Answer
a. $t=1.5$ sec.
b. $v\lt0$ during $0\leq t\lt 1.5$ sec, $v\gt0$ during $1.5\lt t\leq5$ sec,
c. $t=1.5$ sec.
d. $|v|$ increasing during $1.5\lt t\leq 5$ sec, $|v|$ decreasing during $0\leq t\lt 1.5$ sec,
e. $|v|=7$ at $t=5$ sec, $|v|=0$ at $t=1.5$ sec.
f. $12$ at $t=5$ sec.
Work Step by Step
Given $s(t)=t^2-3t+2$, $0\leq t\leq 5$, we have $v(t)=2t-3$, $a(t)=2$, and we can graph the functions as shown in the figure.
a. The object will be momentarily at rest when its velocity is zero. With $v(t)=0$, we have $t=1.5$ sec.
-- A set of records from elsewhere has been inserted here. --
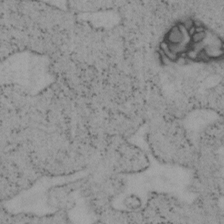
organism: Mouse
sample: OT-I killer T cells with ID8 ovarian cancer cells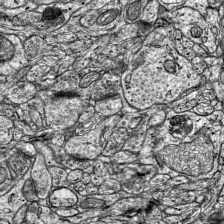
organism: Mouse
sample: Visual Cortex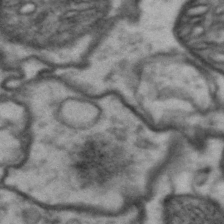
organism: Drosophila
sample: Brain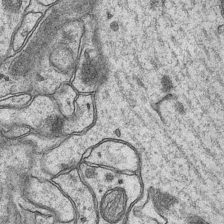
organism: Mouse
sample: CA1 Hippocampus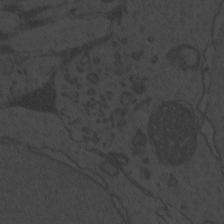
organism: Zebrafish
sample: Macrophage infected with Toxoplasma gondii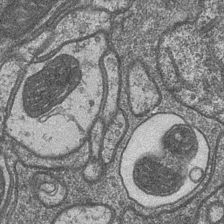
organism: Drosophila
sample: Optic medulla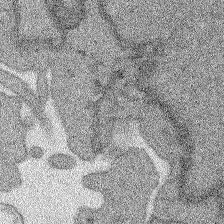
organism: Human
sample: HeLa cells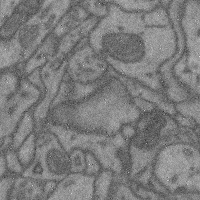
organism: Mouse
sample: Cerebral cortex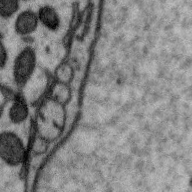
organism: Zebra finch
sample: Brain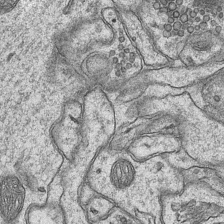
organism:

b. It moves left ($v\lt0$) during $0\leq t\lt 1.5$ sec, and it moves right ($v\gt0$) during $1.5\lt t\leq5$ sec,
c. It changes direction when its velocity crosses with the x-axis, so we have $t=1.5$ sec.
d. It speed up ($|v|$ increasing) during $1.5\lt t\leq 5$ sec, and it slows down ($|v|$ decreasing) during $0\leq t\lt 1.5$ sec,
e. It is moving fastest (highest speed $|v|=7$) at the end $t=5$ sec, and it is moving slowest ($|v|=0$) at $t=1.5$ sec.
f. It is farthest from the axis origin $12$ at $t=5$ sec.